Si le délai de suspension n'a pas été expressément précisé dans la notification du rejet de l'offre…

La seconde affaire porte sur un appel d'offre lancé par le département de l'Eure pour l'attribution d'un marché relatif à la fourniture et la pose de signalisation routière. Sa candidature ayant été rejetée, la société Signature a saisi le juge du référé précontractuel d'une demande d'annulation de la procédure de passation du marché. Or, les conclusions en défense du pouvoir adjudicateur lui apprennent que la signature du contrat était antérieure à l'action en justice. Le candidat évincé forme alors un référé contractuel en vue d'obtenir l'annulation du marché désormais signé.
Afin d'apprécier la recevabilité du recours contractuel ouvert après un référé précontractuel selon la condition de l'article L.551-14 du CJA, le Conseil d'Etat revient sur les dispositions de l'article 80-I-1° du CMP. Il rappelle la distinction qui y est opérée entre le délai à observer avant de conclure le marché à compter de la notification et le délai de suspension.

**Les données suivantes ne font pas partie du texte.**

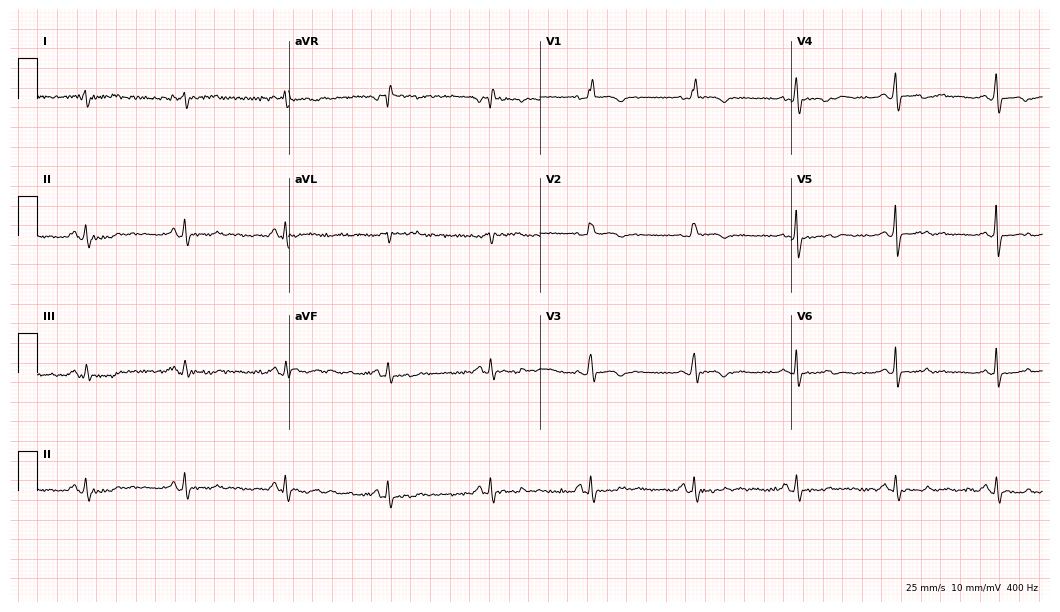
12-lead ECG (10.2-second recording at 400 Hz) from a woman, 64 years old. Screened for six findings — first-degree AV block, right bundle branch block (RBBB), left bundle branch block (LBBB), sinus bradycardia, atrial fibrillation (AF), sinus tachycardia — none is recorded.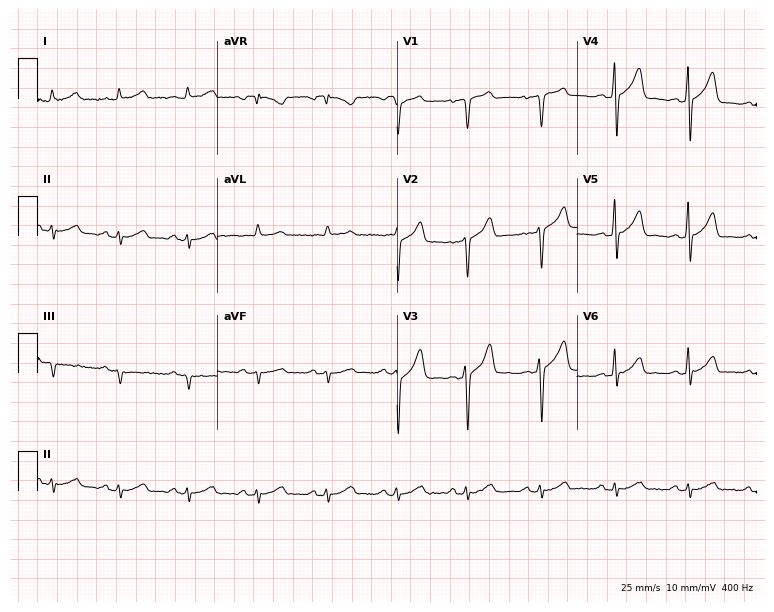
Electrocardiogram (7.3-second recording at 400 Hz), a male patient, 65 years old. Of the six screened findings (first-degree AV block, right bundle branch block, left bundle branch block, sinus bradycardia, atrial fibrillation, sinus tachycardia), none is recorded.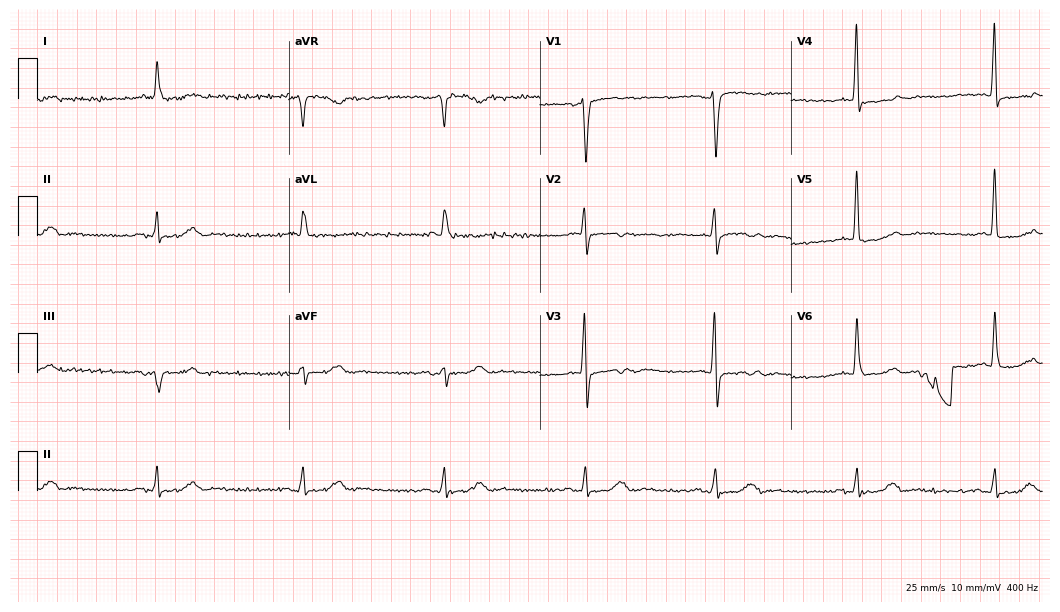
12-lead ECG (10.2-second recording at 400 Hz) from a 57-year-old male patient. Findings include sinus bradycardia (a sinus rate of 50 beats per minute or less).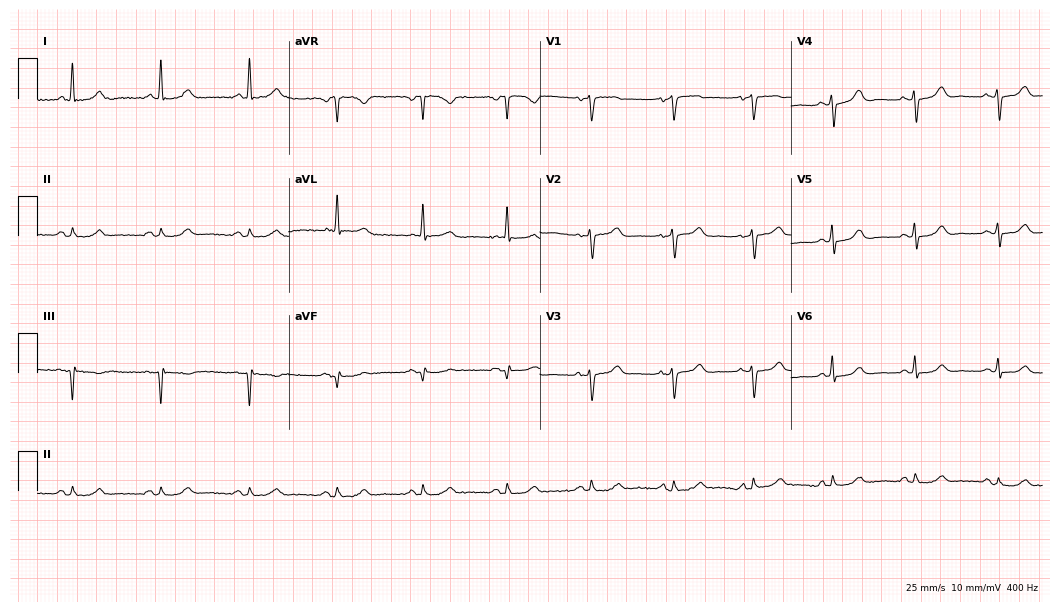
12-lead ECG from a 79-year-old female patient (10.2-second recording at 400 Hz). Recorded interpretation: within normal limits.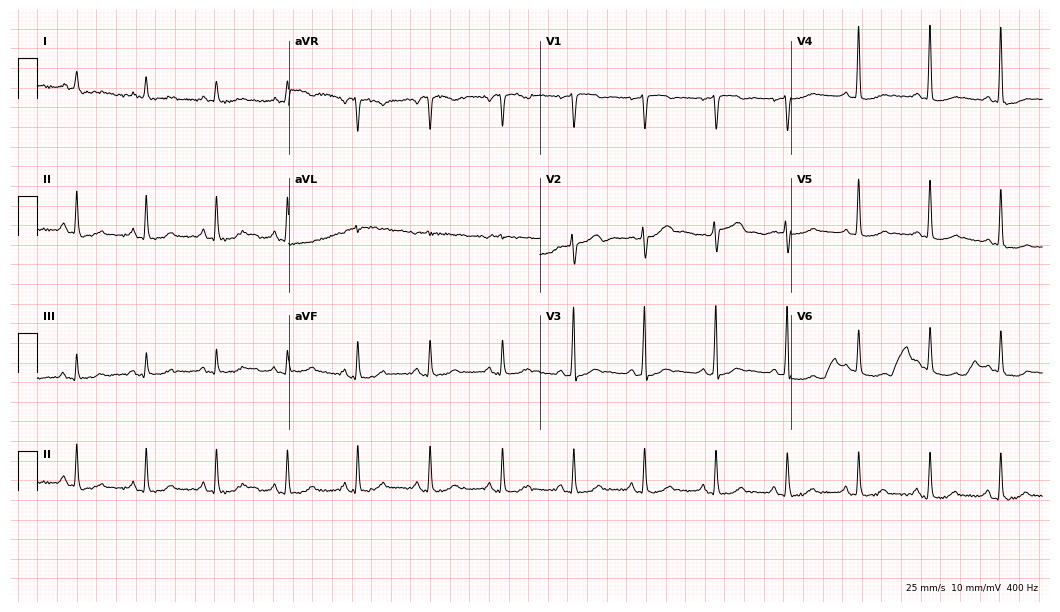
Resting 12-lead electrocardiogram. Patient: a 67-year-old woman. None of these six findings is recorded: first-degree AV block, right bundle branch block, left bundle branch block, sinus bradycardia, atrial fibrillation, sinus tachycardia.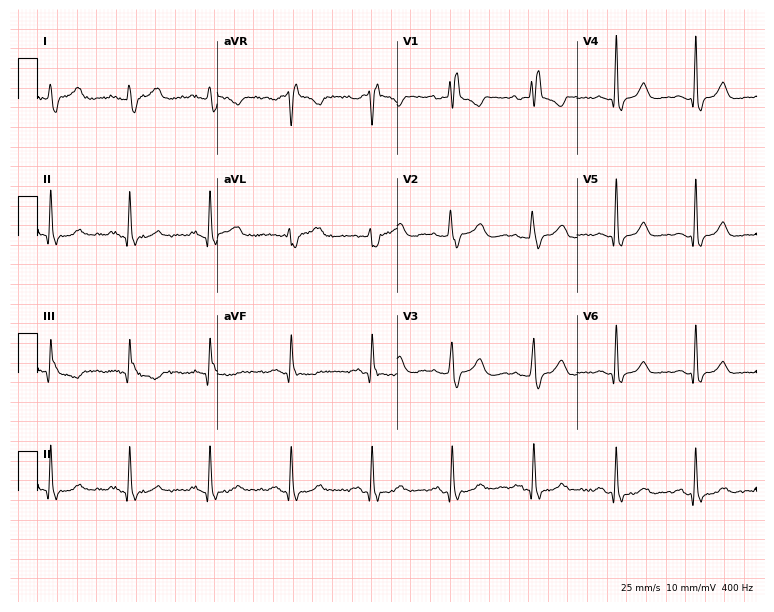
ECG (7.3-second recording at 400 Hz) — a 58-year-old woman. Findings include right bundle branch block (RBBB).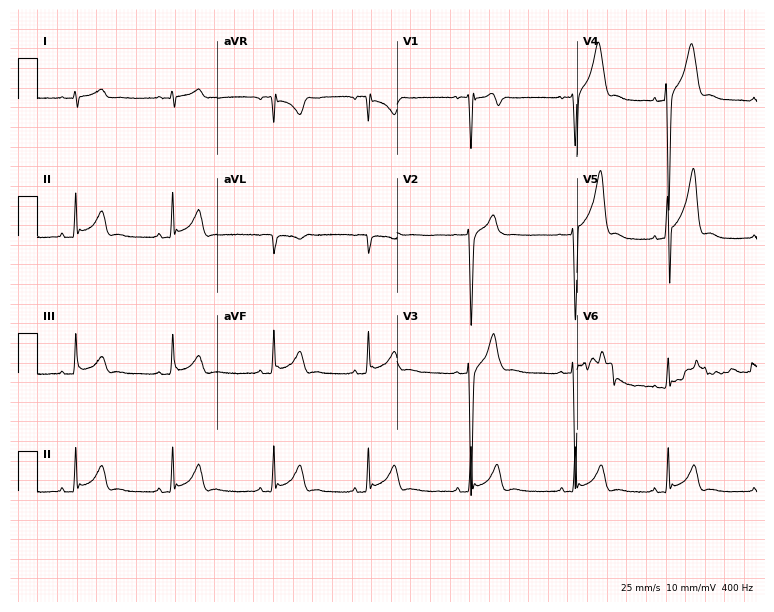
12-lead ECG from an 18-year-old man. Recorded interpretation: within normal limits.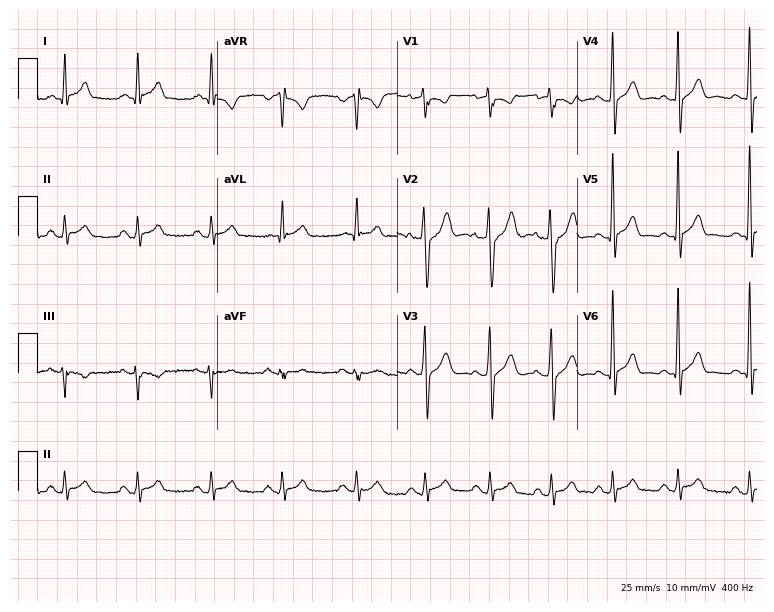
12-lead ECG from a 39-year-old male patient. Screened for six findings — first-degree AV block, right bundle branch block (RBBB), left bundle branch block (LBBB), sinus bradycardia, atrial fibrillation (AF), sinus tachycardia — none is recorded.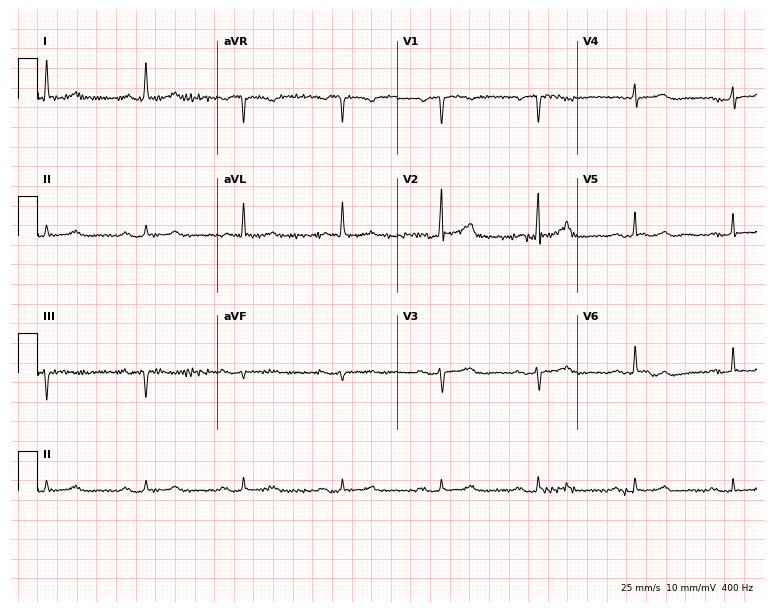
Standard 12-lead ECG recorded from a female, 76 years old (7.3-second recording at 400 Hz). None of these six findings is recorded: first-degree AV block, right bundle branch block (RBBB), left bundle branch block (LBBB), sinus bradycardia, atrial fibrillation (AF), sinus tachycardia.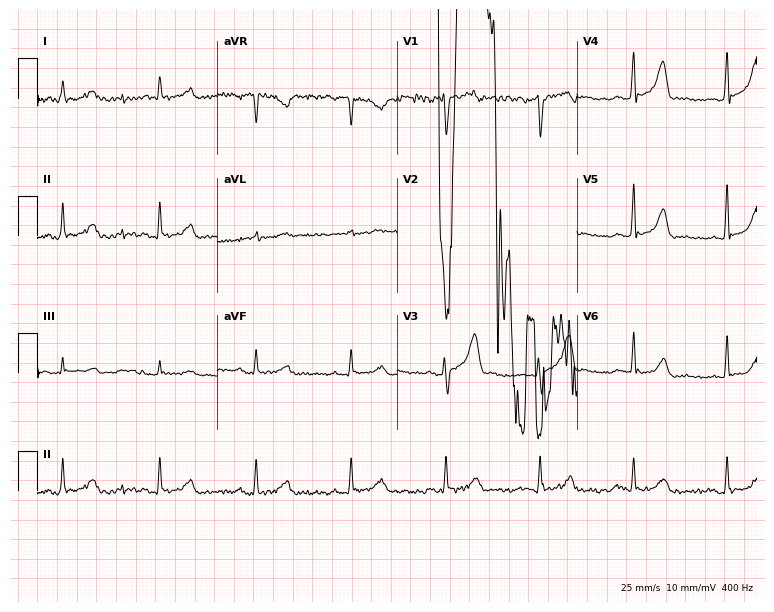
Standard 12-lead ECG recorded from a male, 45 years old (7.3-second recording at 400 Hz). None of these six findings is recorded: first-degree AV block, right bundle branch block, left bundle branch block, sinus bradycardia, atrial fibrillation, sinus tachycardia. Only these six findings were labelled.

Quant bien même le premier délai serait respecté, il est à la charge du pouvoir adjudicateur d'indiquer le délai de suspension qu'il compte tenir avant de signer le marché. Pour la Haute Cour, le délai de suspension n'équivaut pas au délai minimal de 16 ou 11 jours et nécessite donc d'être précisé expressément par le pouvoir adjudicateur. Ainsi, "à défaut pour elle d'avoir été informée de ce délai lors de la notification du rejet de son offre, la société Signature, qui était de ce fait dans l'ignorance de la signature du marché lorsqu'elle a présenté un référé précontractuel, est recevable à former un référé contractuel".

L'Apasp

ANNULATION D'UN MARCHE EN REFERE CONTRACTUEL POUR NON-RESPECT DE LA LANGUE DES DOCUMENTS DEMANDEE DANS L'OFFRE
Dans ce même arrêt n° 357617 du 29 juin 2012, le Conseil d'Etat analyse les moyens susceptibles de justifier une annulation du marché public en référé contractuel (articles L.551-13 à L.551-19 du Code de justice administrative). Il conclut au non-respect des obligations de publicité et de mise en concurrence dans la mesure où la société attributaire du marché avait produit des certificats de normalisation rédigés en langue tchèque alors que l'offre devait se faire en français. Ce manquement permet au Conseil d'Etat d'invalider la procédure de passation du marché puisqu'une telle irrégularité était de nature à avantager le concurrent auquel avait été attribué le marché par rapport à la société Signature. Il annule donc le marché conclu par le département de l'Eure pour la fourniture et la pose de signalisation routière.

Références : CE, 29 juin 2012, n°358353, société Chaumeil; CE, 29 juin 2012, n°357617, société Signature ; Fiche de la DAJ, "Les recours contentieux liés à la passation des contrats de la commande publique", 23 février 2012.